Chiral condensate and dressed Polyakov loop in the Nambu--Jona-Lasinio model

TL;DR

This paper studies the behavior of the chiral condensate and dressed Polyakov loop in the Nambu--Jona-Lasinio model at finite temperature and density, revealing their relationship and phase transition characteristics.

Contribution

It demonstrates that the dressed Polyakov loop can serve as an order parameter for deconfinement even without explicit confinement mechanisms in the NJL model.

Findings

In the chiral limit, critical temperatures for chiral transition and dressed Polyakov loop coincide.

For explicit chiral symmetry breaking, the transition temperatures differ in the crossover region.
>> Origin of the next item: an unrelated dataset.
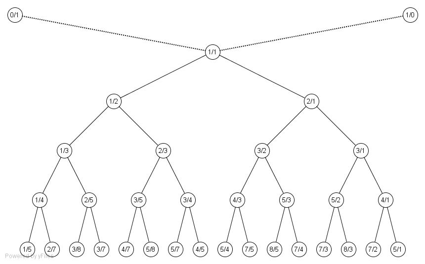 Arbre de Stern-Brocot tronqué à l'étape 4 Auteur : WydD sur le logiciel de conception de graphe yEd Graph Editor (libre).

The critical temperatures coincide at high baryon density where the transition is first order.

Abstract

We investigate the chiral condensate and the dressed Polyakov loop or dual chiral condensate at finite temperature and density in two-flavor Nambu--Jona-Lasinio model. The dressed Polyakov loop is regarded as an equivalent order parameter of deconfinement phase transition in a confining theory. We find the behavior of dressed Polyakov loop in absence of any confinement mechanism is quite interesting, with only quark degrees of freedom present, it still shows an order parameter like behavior. It is found that in the chiral limit, the critical temperature for chiral phase transition coincides with that of the dressed Polyakov loop in the whole $(T,\mu)$ plane. In the case of explicit chiral symmetry breaking, it is found that the transition temperature for chiral restoration $T_c^{\chi}$ is smaller than that of the dressed Polyakov loop $T_c^{{\cal D}}$ in the low baryon density region where the transition is a crossover. With the increase of current quark mass the difference between the two transition temperatures is found to be increasing. However, the two critical temperatures coincide in the high baryon density region where the phase transition is of first order. We give an explanation on the feature of $T_c^{\chi}=T_c^{\cal D}$ in the case of 1st and 2nd order phase transitions, and $T_c^{\chi}<T_c^{\cal D}$ in the case of crossover, and expect this feature is general and can be extended to full QCD theory. Our result might indicate that in the case of crossover, there exists a small region where chiral symmetry is restored but the color degrees of freedom are still confined.